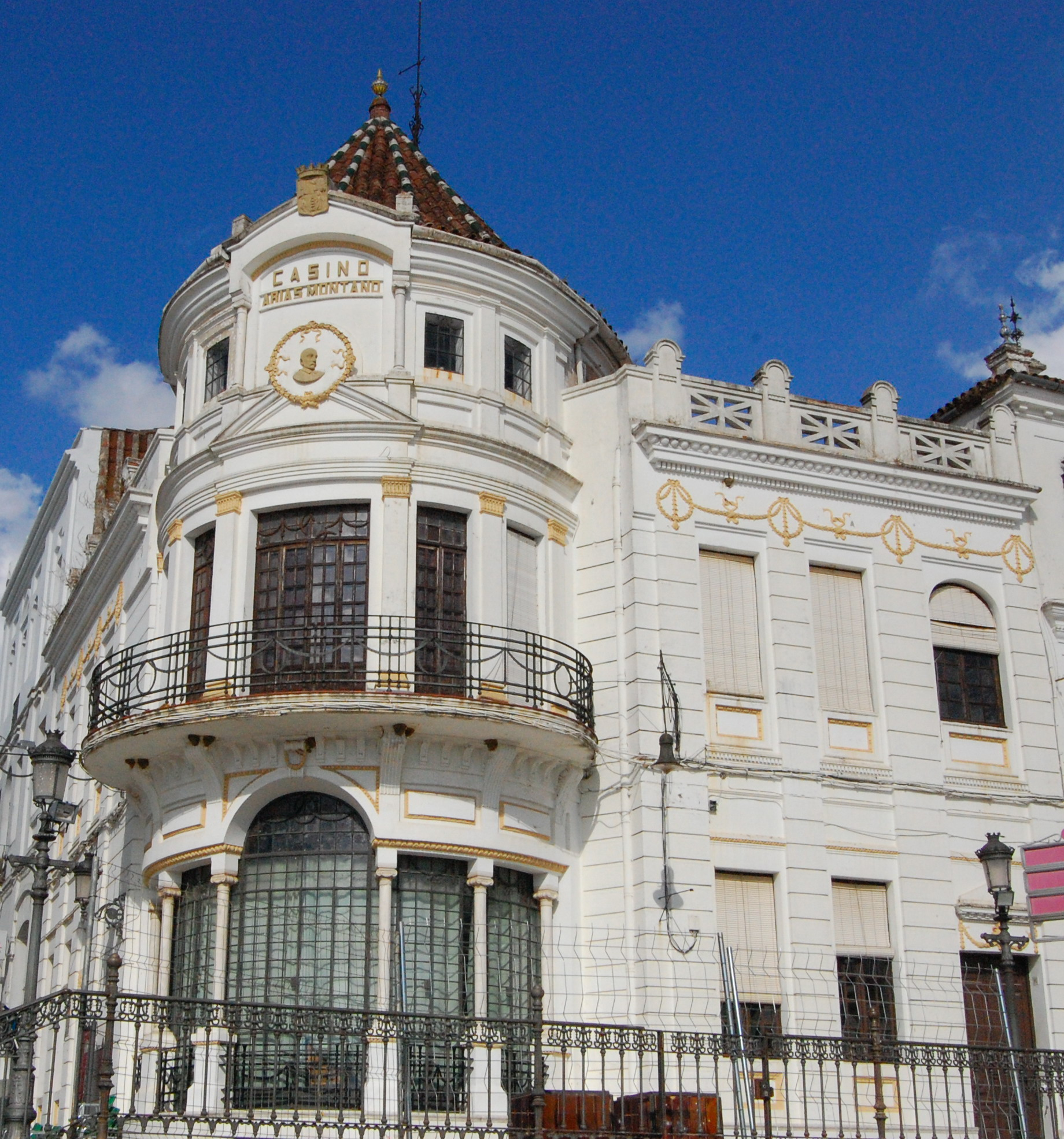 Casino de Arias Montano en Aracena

++++++++++

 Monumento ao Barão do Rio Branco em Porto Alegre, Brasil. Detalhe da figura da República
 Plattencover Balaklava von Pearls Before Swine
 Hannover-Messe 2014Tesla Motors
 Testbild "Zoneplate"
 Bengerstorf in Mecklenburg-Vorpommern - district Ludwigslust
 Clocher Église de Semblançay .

++++++++++

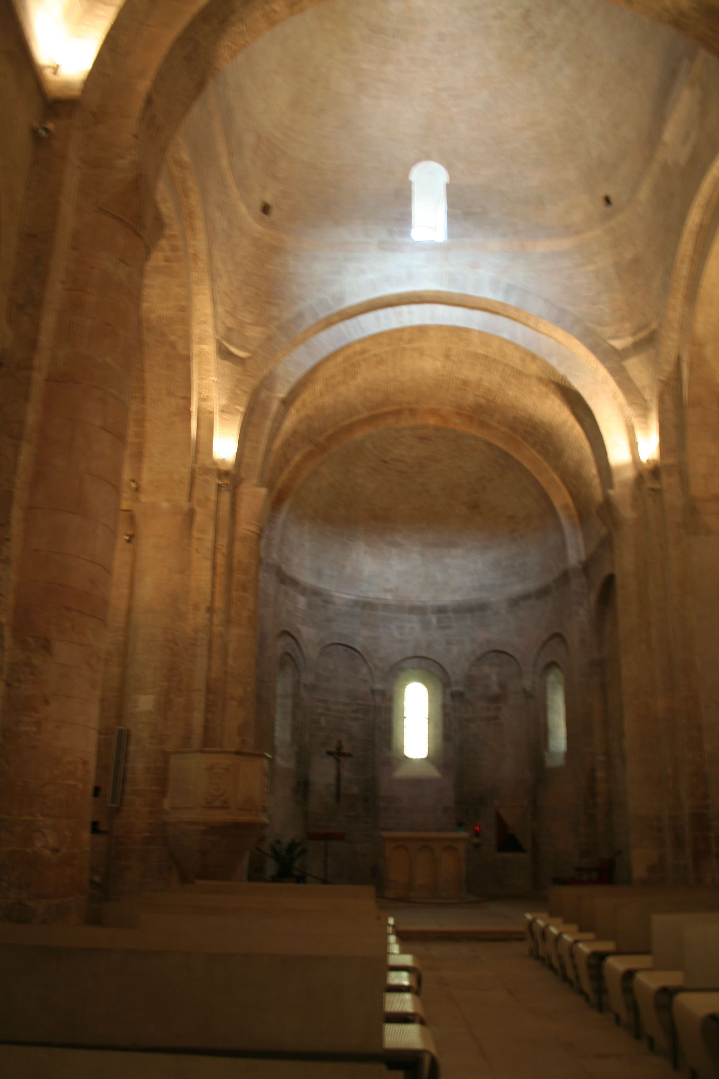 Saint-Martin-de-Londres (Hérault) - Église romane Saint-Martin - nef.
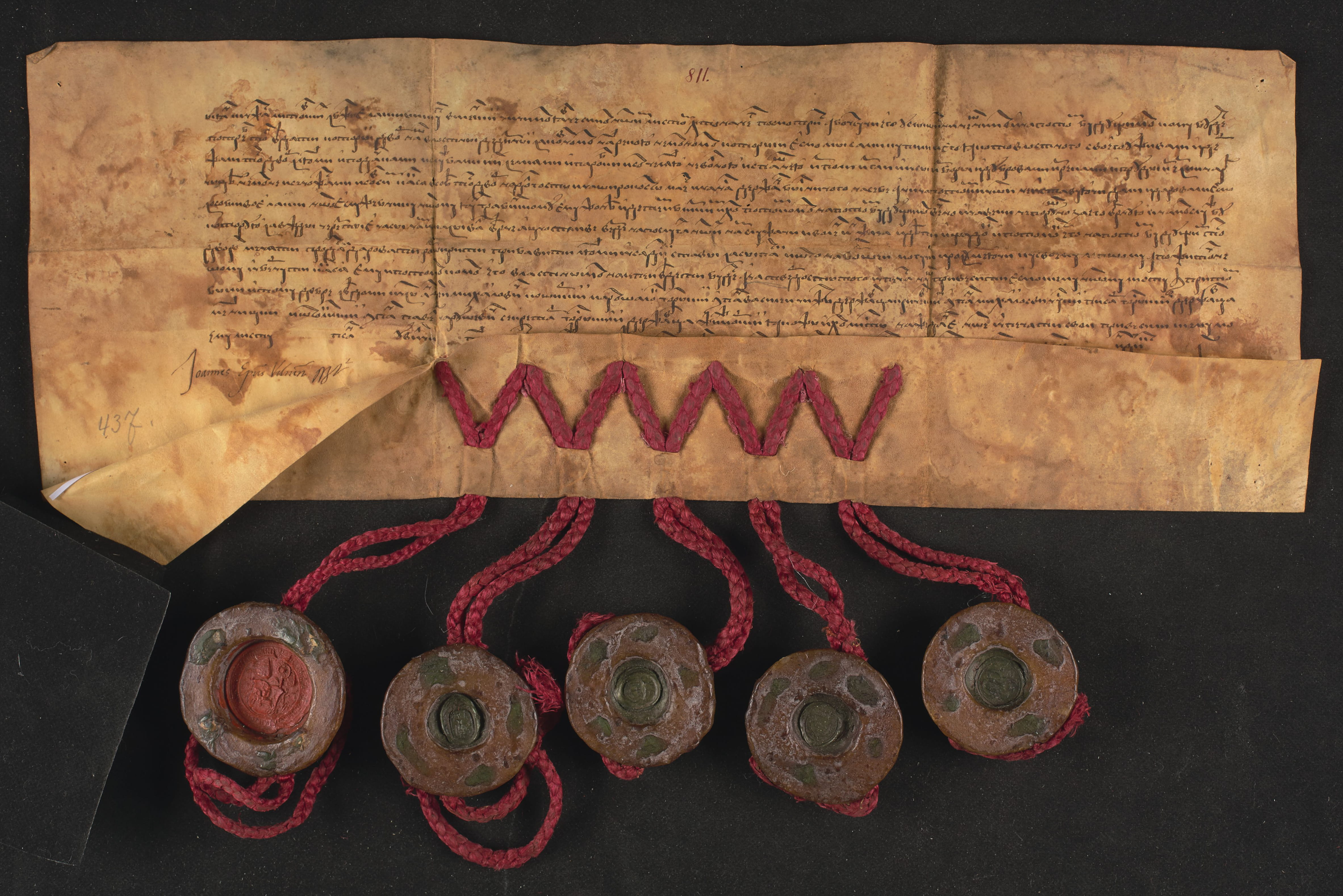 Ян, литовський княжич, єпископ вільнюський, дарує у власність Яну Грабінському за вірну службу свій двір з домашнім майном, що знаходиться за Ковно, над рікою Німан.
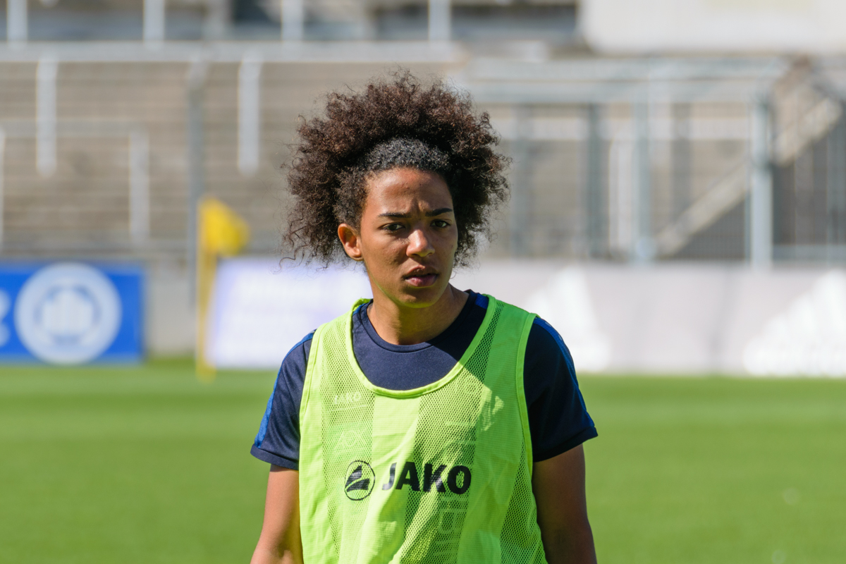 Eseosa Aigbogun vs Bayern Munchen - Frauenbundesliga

++++++++++

> **Exercise requirements**: Write back the stretch of lines above that begins with the line holding "Saint-Martin-de-Londres (Hérault) - Église" and ends with the line holding "Eseosa Aigbogun vs", both included, exactly as written. Pictures stay out.

> **Task result**:
 Saint-Martin-de-Londres (Hérault) - Église romane Saint-Martin - nef.
 Ян, литовський княжич, єпископ вільнюський, дарує у власність Яну Грабінському за вірну службу свій двір з домашнім майном, що знаходиться за Ковно, над рікою Німан.
 Eseosa Aigbogun vs Bayern Munchen - Frauenbundesliga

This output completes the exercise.